# Could one of you lovelies help me with an image?



## crochet_away (Dec 20, 2011)

My friend picked up a jones KH 588 manual knitting machine tonight and brought it over for me to try and help her figure out how to put it together. :shock: 
I have googled for the instructions but can i heck figure them out,
would one of you please aid me by putting an image of your assembled machine here for me to scrutanise and see if i can get the gist of how these bits go together...
if i have something more visual to go off it may help me/us greatly  

hope someone can help.. it's driving me NUTS :evil:


----------



## KateWood (Apr 30, 2011)

See if this helps you

ftp://ftp.brother.ca/MANUELS_MANUALS/English/KNITTING_MACHINE/KH588-UG.pdf


----------



## crochet_away (Dec 20, 2011)

Thank you  i'm downloading it now, fingers crossed


----------



## crochet_away (Dec 20, 2011)

Kate you are a star :thumbup: i've just looked through the manual and it's exactly what we needed, my friend will be over the moon, so on her behalf (and for the sake of my sanity)i sincerely thank you xx 
there are also extra bits included that we are not sure of too but i'll get pics tomorrow and see if they can be named .


----------



## KateWood (Apr 30, 2011)

You're Welcome


----------



## Osunny (Jan 29, 2011)

crochet_away said:


> Kate you are a star :thumbup: i've just looked through the manual and it's exactly what we needed, my friend will be over the moon, so on her behalf (and for the sake of my sanity)i sincerely thank you xx
> there are also extra bits included that we are not sure of too but i'll get pics tomorrow and see if they can be named .


My last machine purchase came with extra bits that I had never seen before...  It's all an adventure!


----------



## crochet_away (Dec 20, 2011)

It certainly is rather her than me though i think for now i'll just stick to my needles and crochet hooks lol... 
just waiting for my friend to turn up now so we can have a go at putting it together,
hmmm if you hear screeming it's just me hahaha


----------



## Osunny (Jan 29, 2011)

crochet_away said:


> It certainly is rather her than me though i think for now i'll just stick to my needles and crochet hooks lol...
> just waiting for my friend to turn up now so we can have a go at putting it together,
> hmmm if you hear screeming it's just me hahaha


Knitting machines are a totally different art than using the needles.
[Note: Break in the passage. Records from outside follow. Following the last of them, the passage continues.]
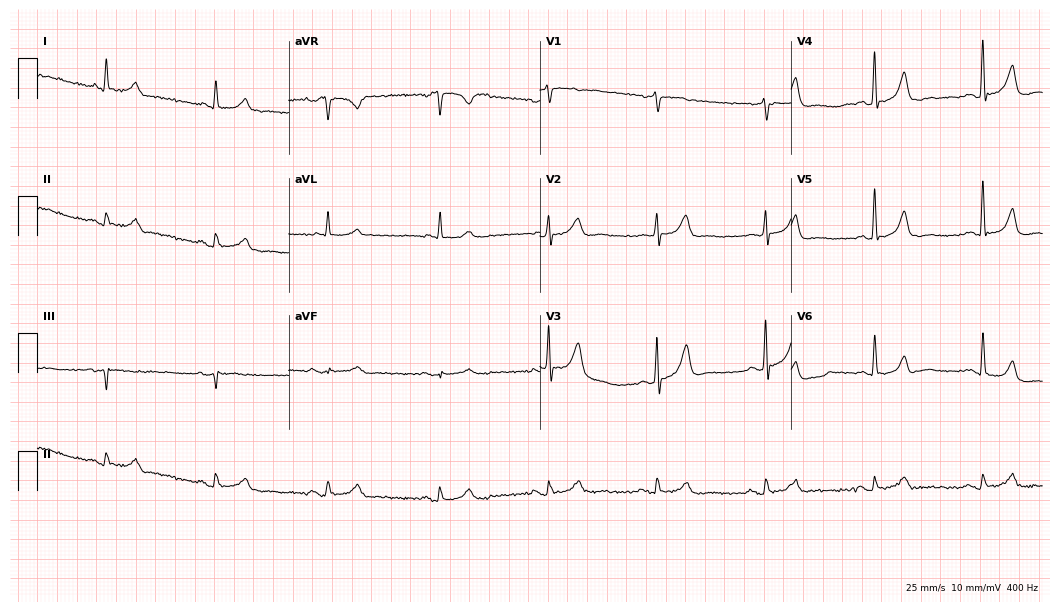
Standard 12-lead ECG recorded from a 74-year-old male. Read as a normal ECG.
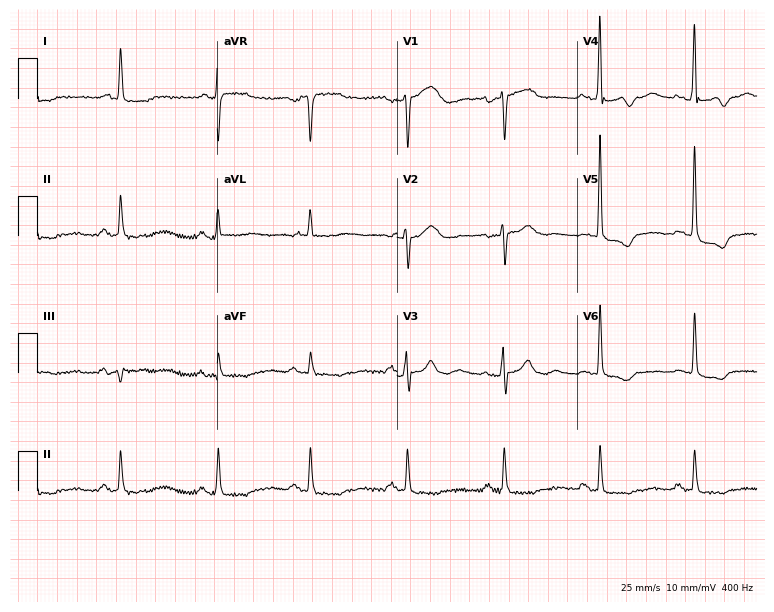
12-lead ECG from a 78-year-old woman. Screened for six findings — first-degree AV block, right bundle branch block (RBBB), left bundle branch block (LBBB), sinus bradycardia, atrial fibrillation (AF), sinus tachycardia — none is recorded. Other findings, if any, are not listed.
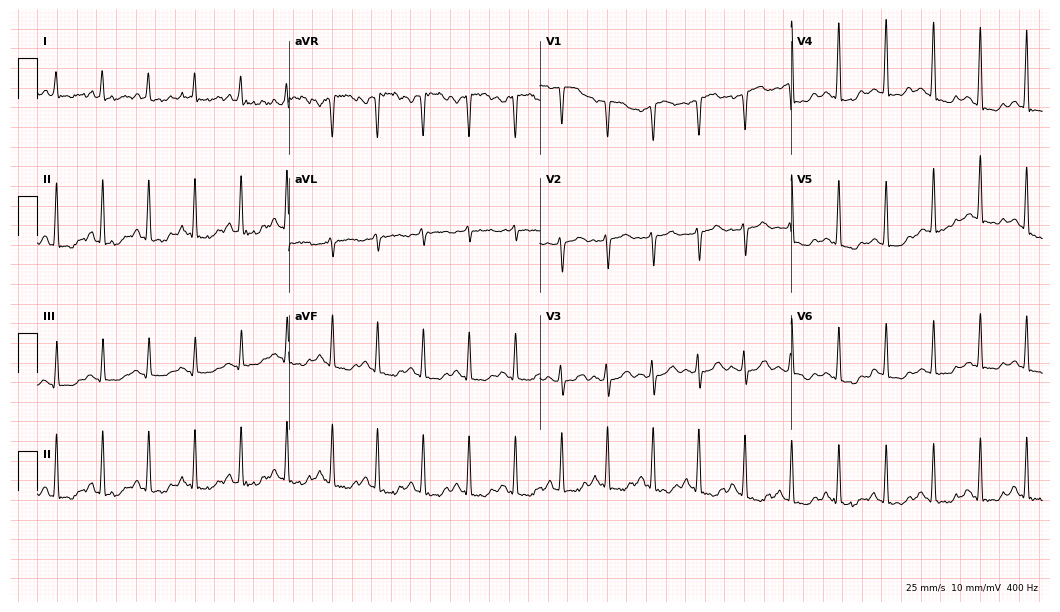
12-lead ECG (10.2-second recording at 400 Hz) from a woman, 43 years old. Findings include sinus tachycardia (a sinus rate of 100 beats per minute or more).

There is definitely a learning curve to it and there will be lots of frustration at first but the thing about it is...When you finally get it you will ask yourself, "Why didn't I get it the first time?" :lol: :lol:


----------



## beverlyniland (May 23, 2011)

Hi,Have sent you a PM.Beverly


----------



## Tallie9 (Jul 24, 2012)

I own a 588......Made in 1969... It is a manual, standard gauge machine.....with an 8 push-button /lever patterning system ....Has a main carriage and a lace carriage(far left side in picture)....Does excellent knitted lace....Also does fair isle, tuck, slip, weaving....
Not sure what condition yours is in but you should clean and oil it (check your manual).....and it will probably need sponge bar replaced (again,check your manual)
...In the picture....ignore the board and C-clamps under the machine (my sister cut the clamps...and this is my solution until I get new ones).........The second picture is of a book that is invaluable for this machine......if you can find one!......It has 379 pages of stitch patterns, patterns and the machine operation/settings for those patterns.............If you need any assist ...or more photos ...just PM me.......


----------



## KateWood (Apr 30, 2011)

Hi Tallie9, you have a beautiful KH588 It is one of the brightest cleanest vintage KMs I've seen a picture of. You obviously appreciate your treasure keeping it in such wonderful condition. Have you considered acquiring a ribber for it? Do you have a copy of the book, "Hand Manipulated Stitches"? I have intended to look at the manual for this push button model to see how the patterns are selected and how many are available...Kudos to you and welcome to our knitting site


----------



## Tallie9 (Jul 24, 2012)

Kate.....Thank you....Happy to be here.....I draw inspiration from sites like these...many talented people here.....I do not hand knit and only crochet when I have to.. Machine knitting more my thing....The 588 was bought in 1972 and passed down to me thru 2 sisters...Still looking for a ribber(there are 3 that will fit)..I've even downloaded the manuals in hopes of finding one....Yes..I do have "Hand Manipulating Stitches"........The Brother pattern Book that I mentioned above has numerous stitch patterns...was specifically created for the 8 button machine...and the book is more available than I thought(can be found on Amazon and ebay) .......Kate....are you a machine knitter?.....If so........on what machine(s)? ...I recently bought 2 knitting machines from a lady......so I've been playing with those..


----------



## crochet_away (Dec 20, 2011)

Thanks for that Tallie, most helpful indeed seeing one actually put together, the manual that kate pointed me to was really helpful too much more descriptive than the one i found..
if i have any more bother i'll take you up on your offer of the PM,
That is exactly the reason i love this place too, so many helpful people at hand.


----------



## mozey50 (Mar 22, 2011)

here is a video on you tube showing how to set up a brother knitting machine 




hope this is helpful and you will also find more knitting machine video's for brother down the side of the page


----------



## funkysfinest (Dec 6, 2012)

hi this link is now dead  i too have just bought one of these vintage machines, it looks in pristine condition, id love to be able too play with my new toy. can you please reupload or point me in the direction of another active pdf? thanks in advance


----------



## beverlyniland (May 23, 2011)

I have sent a Pm to you Re KH588


----------